By way of an uncertain conclusion

It seems quite clear that anarchist negativity, on the one hand, and the intoxicating anarchist dream, on the other, are not simply different aspects of the same entity. They are not distinct but complementary elements, but clearly antagonistic aspects. In fact, negativity and the anarchist dream are simply incompatible. In other words, the anarchist dream is opposed to the very thing that anarchist negativity pursues, and makes it impossible for anarchism to achieve its objectives of preserving the autonomy of struggles and of the collectives that animate them. By throwing itself into struggles wrapped in its own cherished and precious attributes, it is clear that anarchism injects into them principles elaborated outside of them.

In short, the anarchist dream puts anarchism’s indominant character in a bind, leading it to contradict its own anti-leadership principles and its radical commitment to autonomy. For its part, anarchist negativity completely marginalises, and virtually eliminates, everything that forms the appeal and richness of anarchism by deeming the anarchist dream to be far from indominant, and insufficiently anarchist, so to speak.

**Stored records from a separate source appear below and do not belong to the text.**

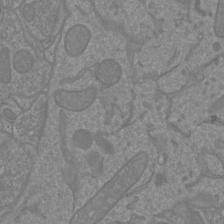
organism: Mouse
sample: Cortical neurons
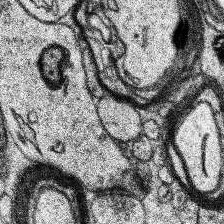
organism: Human
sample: Temporal Lobe
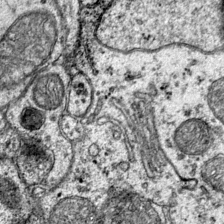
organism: Mouse
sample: Primary visual cortex
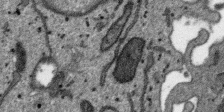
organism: Human
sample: Lung epithelial cells, uninfected (mock) control
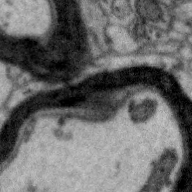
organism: Zebra finch
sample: Brain
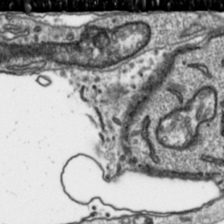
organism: Toxoplasma gondii
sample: Parasites in a vacuole inside a host cell
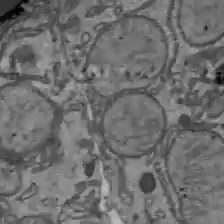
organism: C57BL Mouse
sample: Liver
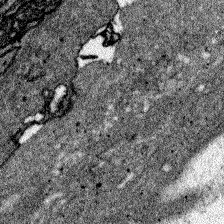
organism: Zebrafish
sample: Larval olfactory bulb
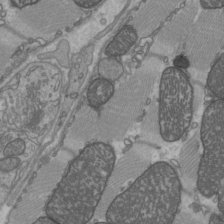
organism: C57BL Mouse
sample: Heart
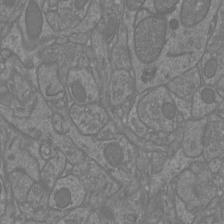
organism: Mouse
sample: Cortical neurons
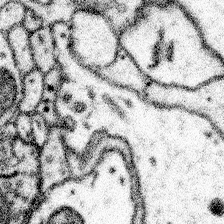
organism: Mouse
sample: Somatosensory cortex neuropil
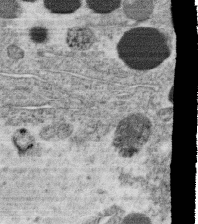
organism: C. elegans
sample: C. elegans oocyte; sperm cells
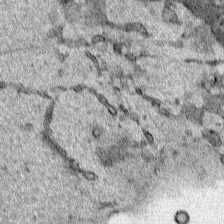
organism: Human
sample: Mitochondria in HCT116 cells
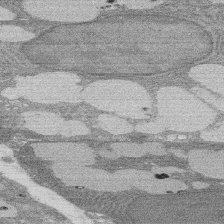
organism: Rat
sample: Salivary granule
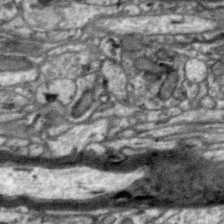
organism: Zebra finch
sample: Brain
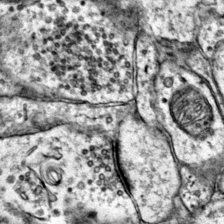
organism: Mouse
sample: Primary visual cortex
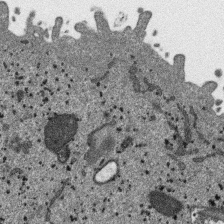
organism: Human
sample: Lung epithelial cells infected with SARS-CoV-2
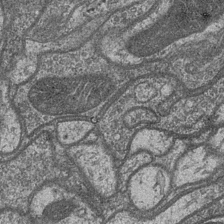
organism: Drosophila
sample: Optic medulla
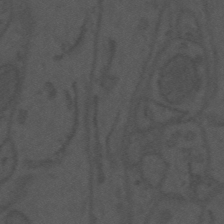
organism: Mouse
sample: Suprachiasmatic nucleus
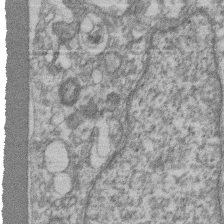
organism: Mouse
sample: T cell stromal cell synapse
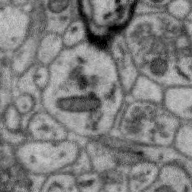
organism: Zebra finch
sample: Brain
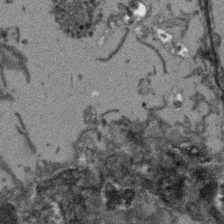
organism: Arabidopsis thaliana
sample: Root tip
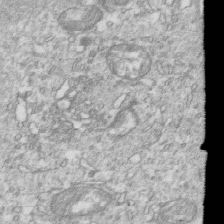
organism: Mouse
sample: Activated OT-1 CD8+ T cells
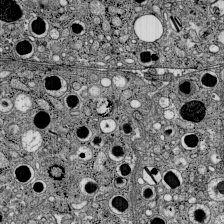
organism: C57BL Mouse
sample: Pancreatic islet
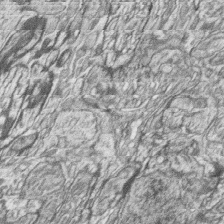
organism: Zebrafish
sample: synaptic ribbons in rod cells and cone cells
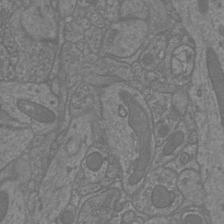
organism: Mouse
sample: Cortical neurons
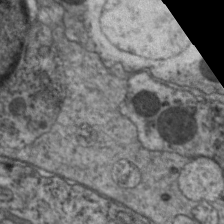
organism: C. elegans
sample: Pharynx
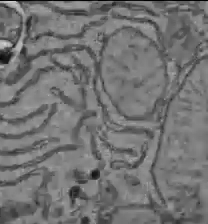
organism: C57BL Mouse
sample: Liver
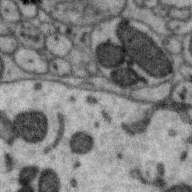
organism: Zebra finch
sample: Brain
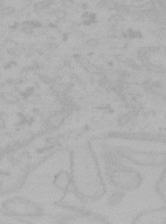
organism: Mouse
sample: Choroid plexus
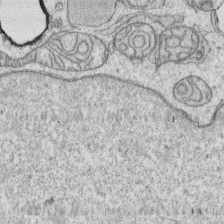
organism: Human
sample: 1205lu cells
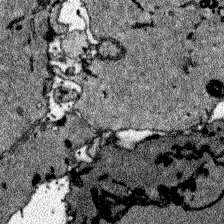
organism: Zebrafish
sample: Larval olfactory bulb
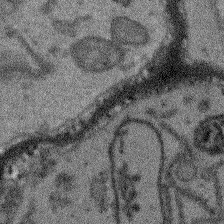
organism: Arabidopsis thaliana
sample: Root tip
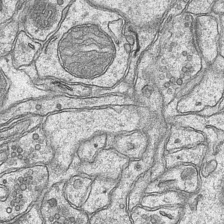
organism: Mouse
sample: CA1 Hippocampus
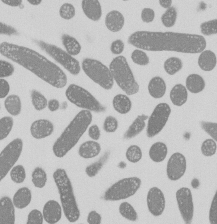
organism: E. coli
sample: Bacterial nucleoid
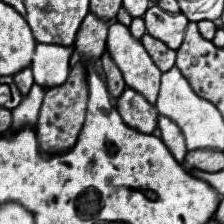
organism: Human
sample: Temporal Lobe
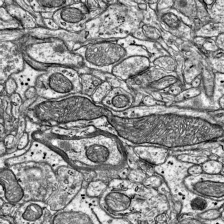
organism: Mouse
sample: Visual Cortex
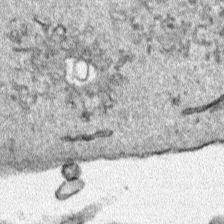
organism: Human
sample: Mitochondria in HCT116 cells
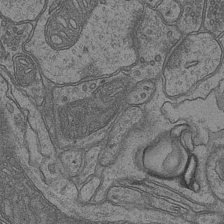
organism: Mouse
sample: CA1 Hippocampus
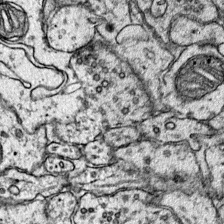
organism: Mouse
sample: Primary visual cortex
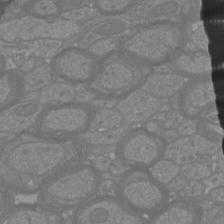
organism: Mouse
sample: Cortical neurons
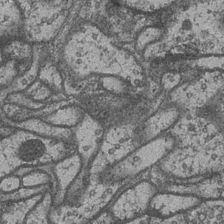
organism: Drosophila
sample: Optic medulla
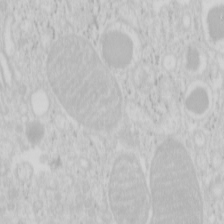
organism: Mouse
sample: Pancreas
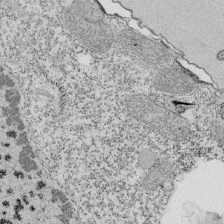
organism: Tetrahymena
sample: Cilia in tetrahymena
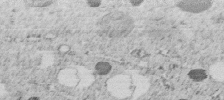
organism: C. elegans
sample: C. elegans embryo early stage
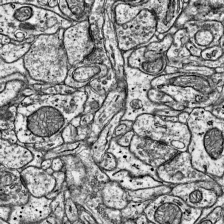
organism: Mouse
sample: Visual Cortex
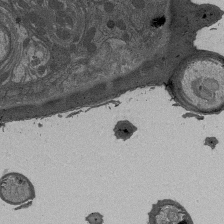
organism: Drosophila
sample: Antenna
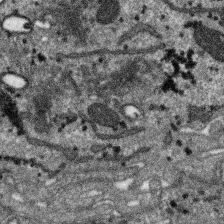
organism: Human
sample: Lung epithelial cells infected with SARS-CoV-2
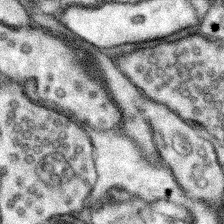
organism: Mouse
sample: Somatosensory cortex neuropil
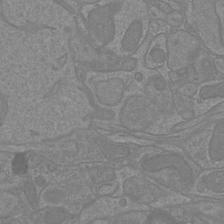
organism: Mouse
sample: Cortical neurons
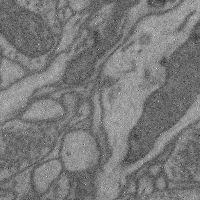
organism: Mouse
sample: Cerebral cortex
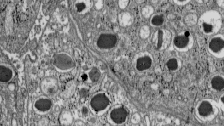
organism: C57BL Mouse
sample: Pancreatic islet
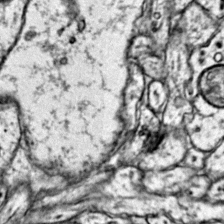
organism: Mouse
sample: Primary visual cortex
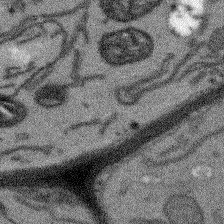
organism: Arabidopsis thaliana
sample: Root tip
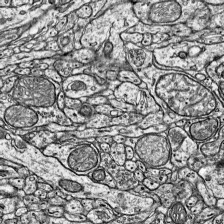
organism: Mouse
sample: Visual Cortex
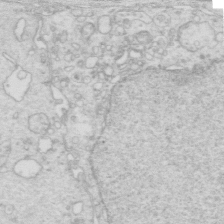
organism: Mouse
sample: Multiciliated cells
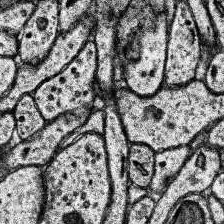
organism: Human
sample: Temporal Lobe
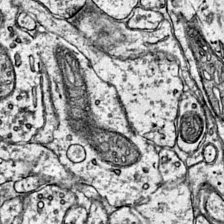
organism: Mouse
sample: Primary visual cortex
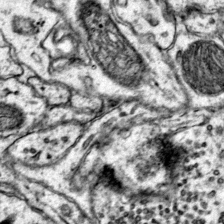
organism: Mouse
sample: Primary visual cortex
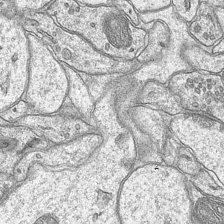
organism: Mouse
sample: CA1 Hippocampus
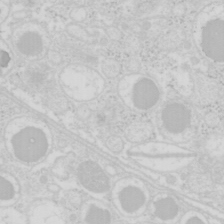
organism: Mouse
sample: Pancreas
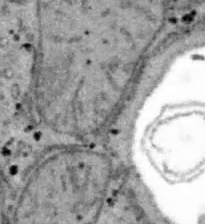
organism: Mouse
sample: Liver from an obese (ob/ob) mouse
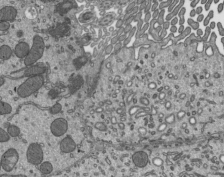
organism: Mouse
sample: Mouse epididymis efferent ductule cilia
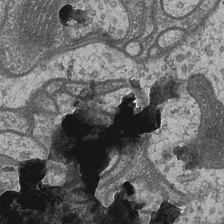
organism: Drosophila
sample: Optic medulla
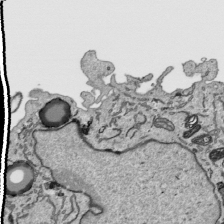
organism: Human
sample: Mitochondria in HCT116 cells
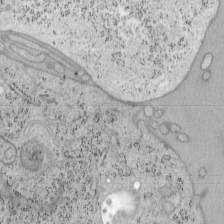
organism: Mouse
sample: OT-I killer T cells with ID8 ovarian cancer cells
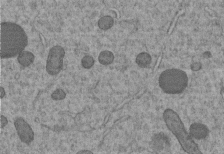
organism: C. elegans
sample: C. elegans embryo early stage
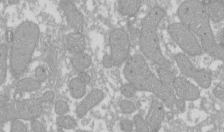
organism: Xenopus
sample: Cilia; centrioles in frog embryo cells
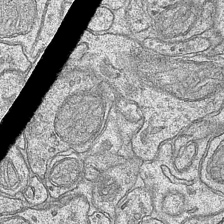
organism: Mouse
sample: CA1 Hippocampus
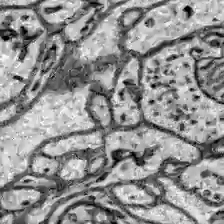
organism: Zebrafish
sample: Brain
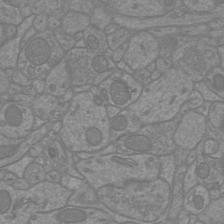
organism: Mouse
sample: Cortical neurons
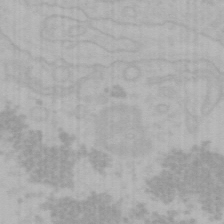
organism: Mouse
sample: Choroid plexus

This being the case, it seems that one can only recognise the intrinsically dilemmatic character of anarchism, and note that two clearly antagonistic and undeniably contradictory entities or realities coexist within it.

However, the contradictory need not be disqualified and rejected on principle, since Aristotelian logic does not rest on any imperative and absolute mandate. In addition to the existence of other types of logic (and there are some…), it is also worth bearing in mind that certain realities can be simultaneously antagonistic and symbiotic (power and freedom illustrate this figure perfectly).

Perhaps the richness of anarchism lies precisely in knowing how to maintain the constant tension between its two facets, assuming that it is precisely the contradiction they draw that preserves it from falling into the placid immobility of things that are unproblematic or that present themselves as such. Anarchism is what lives and moves at the precise point where the tension between these two irremediably opposed, but intimately intertwined, facets of wanting to live collectively free, while at the same time wanting to live radically indominant, is extreme.

It is precisely its inability to keep this tension alive that leads much of anarchism to underestimate the importance of the negativity that characterises it and to privilege what I have called here the anarchist dream. However, it turns out that the focus on the anarchist dream leads to a certain frustration in the face of the evidence that its realisation can only be realised, and only partially, in relatively small spaces and in small numbers. This frustration, which does not necessarily lead to taking refuge in inaction, sometimes leads to a search for scapegoats instead of a calm analysis of the reasons for this stagnation and the exercise of a certain self-criticism in the face of one’s own inadequacies.

To the extent that post-structuralism, conceptualised among others by Michel Foucault, Gilles Deleuze, or Jacques Derrida (not to be confused with the American spawn of French Theory, nor with the dead end of postmodernism) has brought into question certain postulates that anarchism inherited from the Enlightenment, such as, among many others, to mention here just two examples, the belief in grand narratives and the confidence in progress, it has been quite easy to make post-structuralism and its thinkers the scapegoat responsible for the stagnation and for the weakening of the vigour of the class struggle and the fragmentation of the front-lines of struggle.

What is worrying is that this focus on the search for scapegoats distracts from the fact that the drastic changes undergone by capitalism and the societies it shapes render certain models of confrontation with the system inoperative, outdated, and cause those who cling to them to stagnate.

To carefully scrutinise these changes is the first condition for inventing and articulating new forms of struggle that dismantle the established system and open the way to another form of life closer to the anarchist dream.